Boreal Ninja Review 2019

When is a Ninja not a Ninja? When it’s an unmasked Mutant!

Star rating given for modern performance!

You can’t imagine the excitement I felt when Boreal contacted us to ask for a review of the new Ninjas. ‘Ninjas, I asked myself. Could this be true; the legendary slipper that I wore throughout the early 1990’s and did laps on Raindogs at Malham Cove for training? Bring it on!’. I owned both the red and green versions and I even had friends that bought every pair in the shop when it became known that Boreal were discontinuing them. So I was super excited to be testing a pair for the spring bouldering season.

The box duly arrived and I must be honest and say that I was a little disappointed that the slipper didn’t look anything like the 90’s versions I wore.

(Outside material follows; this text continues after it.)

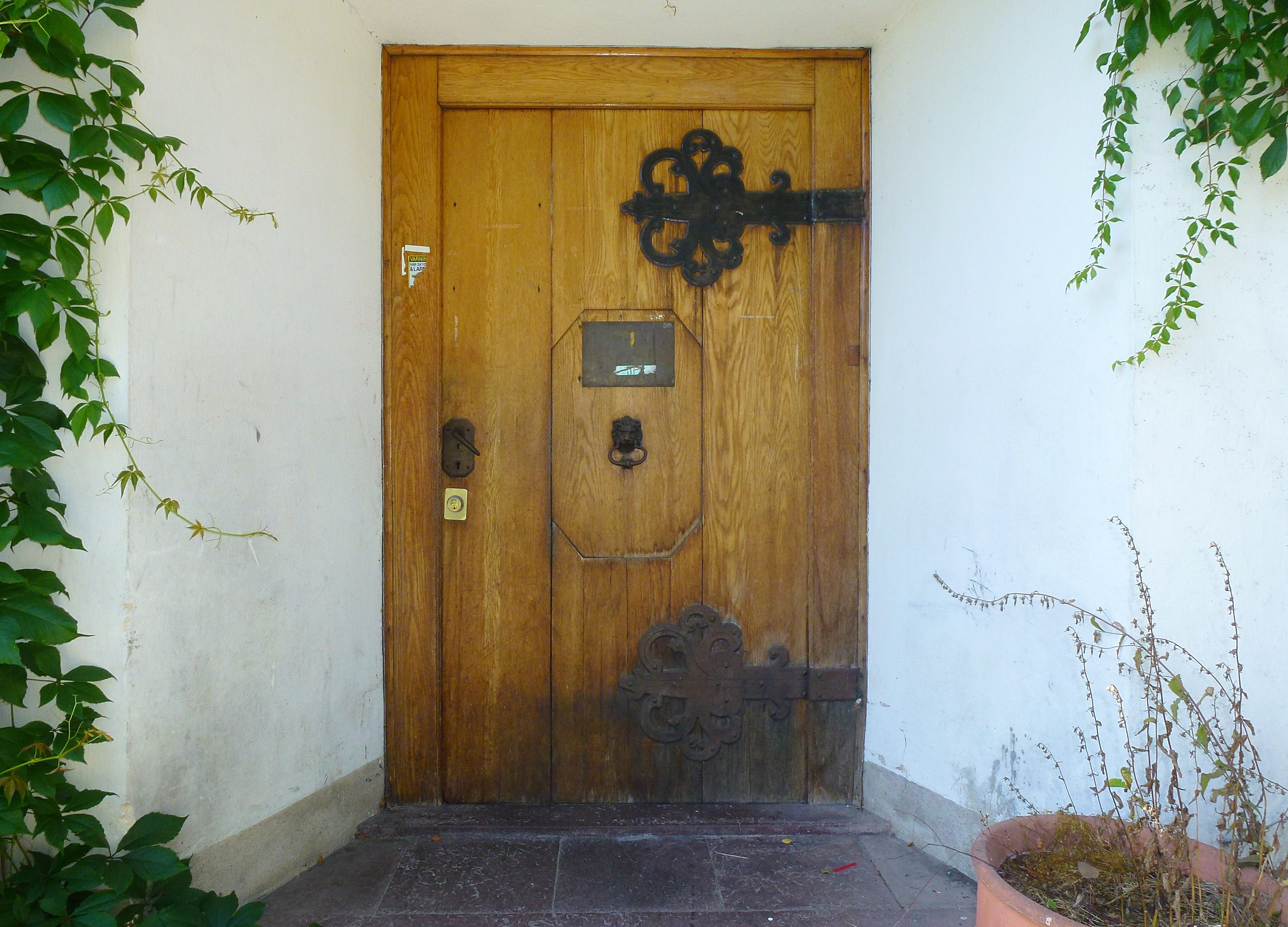 Villa Strandvik i Gustavsberg, arkitekt Ferdinand Boberg, 1911

They have, however, proved to be a very good modern update and are more suited to a modern style of climbing. Very aggressive and a super performance fit mean the Boreal Ninja are suited to hard climbing both indoors and out.

The upper is made from microfibre and so far hasn’t been to smelly (which can be an issue with microfibre). The advantages of microfibre are that it doesn’t stretch so much as leather and you can wash it easier. It’s been more than adequate throughout the test conditions and hasn’t split. The only place I can see a split happening is with the is with the pull tab at the front; with the Ninja being so tight around the foot you do need to pull quite hard on both the front pull loop and the rear ones in order to get the slipper on. The fit is super precise, in discussion with Boreal they advise that as I normally use a UK7.5 in climbing shoes that I go up a size. I compromised and went up half a size to a UK 8 (I normally use this size for ‘comfy’ climbing or outdoor climbing work). They were very tight to get on and painful to use for a while. They have given a little but I feel that Boreal were correct – the fit is ideal for send hard projects but for outdoor bouldering circuits and indoor climbing I feel the extra half a size would have been better. That said the fit is truly great for precision footwork so if you’re good with your feet you will like them.  

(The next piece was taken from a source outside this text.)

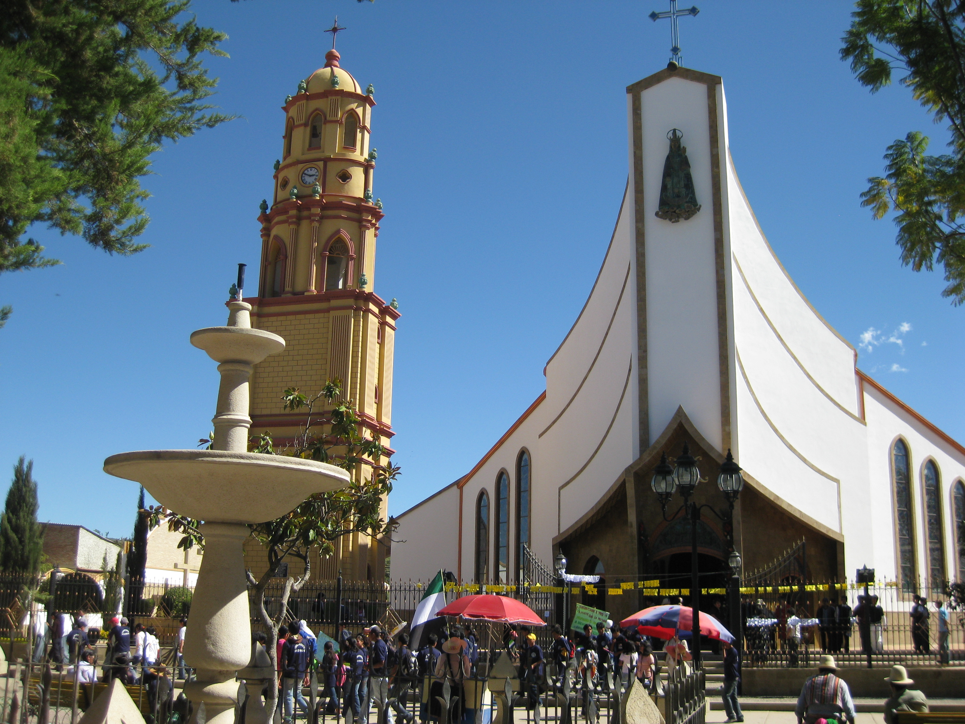 Catedral de San Pedro Virgen de la Candelaria.
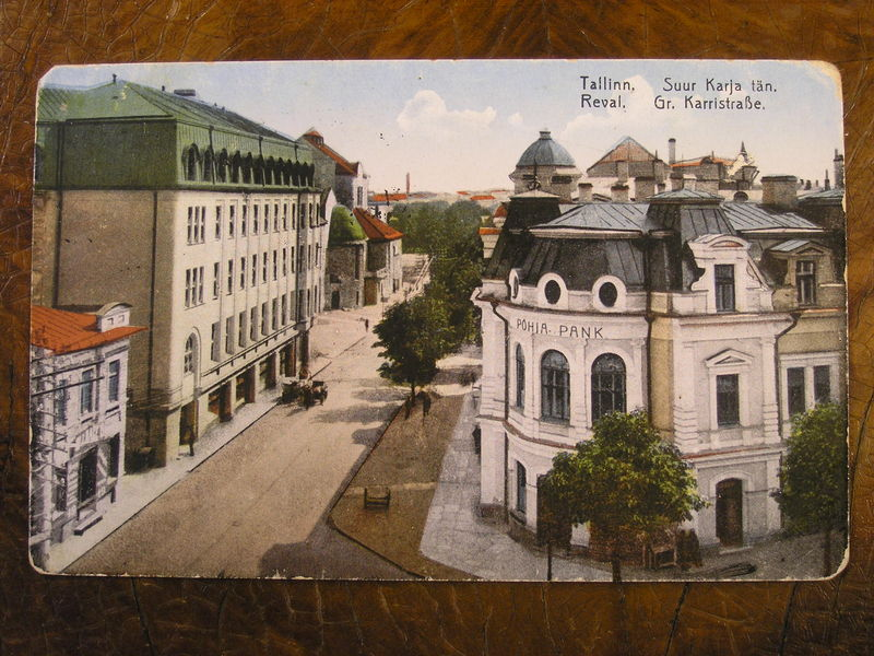 Tallinna kesklinna Suur-Karja tänava hoone 20 piltpostkaardil

The Zenith rubber had great friction on Sandstone. Bowden Doors, Northumberland.

Although the look is similar to the Mutant the last is a little different, this makes them narrower with more support at the arch and heel. So somewhere between the Synergy and Mutant in fit. As I said earlier, the heel is truly awesome and the slipper deserves the star grading for this alone. If you rely on heel hooks then you will find the Boreal Ninja just up your street. They never moved a millimetre on even the most aggressive of heel hook moves. The injection moulded heel is completely covered in the super sticky Zenith rubber, Boreal were innovators on this technique and their heels just seem to get better and better. That doeas mean that the Ninja can be a bit of a faff getting on and off, especially in warmer conditions and the fit doesn’t lend itself to all day wear – I need to get them off as soon as possible!

The heel on the Ninja is perfect for heelhooking. RAC boulders, North Wales

Not only is the heel covered in Zenith the toe is too. As with many modern type slippers and Velcro shoes there is complete coverage of the toe area for hooking and if you could stand the pain: crack climbing! Again, the rubber is excellent, which is just as well as the sole has 4mm of it. The Ninja slippers has begun to soften up although the midsole has kept the toe area in good shape with little deformation. I would expect this mould to my foot shape the more I wear them as the slipper is unlined. Finally the Rand Wrap comes up under the arch to offer support and keep the shoe in its aggressive shape. It wraps around the heel to keep the slipper tight against the achilles heel – which was a problem with the original Ninja. Heel comfort is further improved with a seam strip sewn in at the heel seam.

Good precision on gritstone chicken heads. Caley boulders, Yorkshire

In conclusion; although the new 2019 Boreal Ninja bears no resemblance at all to the original 90’s versions they are bang up to date with all the modern features you would want in a modern climbing slipper. They have all the innovations of other performance models in the Boreal range and are a great shoe for bouldering and indoor climbing which would also be useful for hard sport climbing if you’re strong enough.

The Boreal Ninja comes in sizes UK 4 to 12 in half sizes and are made in Spain at the Boreal factory.

SRP is £100 and they are available from specialist retailers throughout the UK and the world.

Disclaimer – CGR reviewers are never paid to provide a review and the website does not take advertising or link to affiliate sales. We are a bunch of keen climbers and travellers that accept sample products and offer an honest and independent review of the item. The reviewer will often keep the sample after reviewing it for both hygiene and safety reasons and more often it’s in no fit state to return!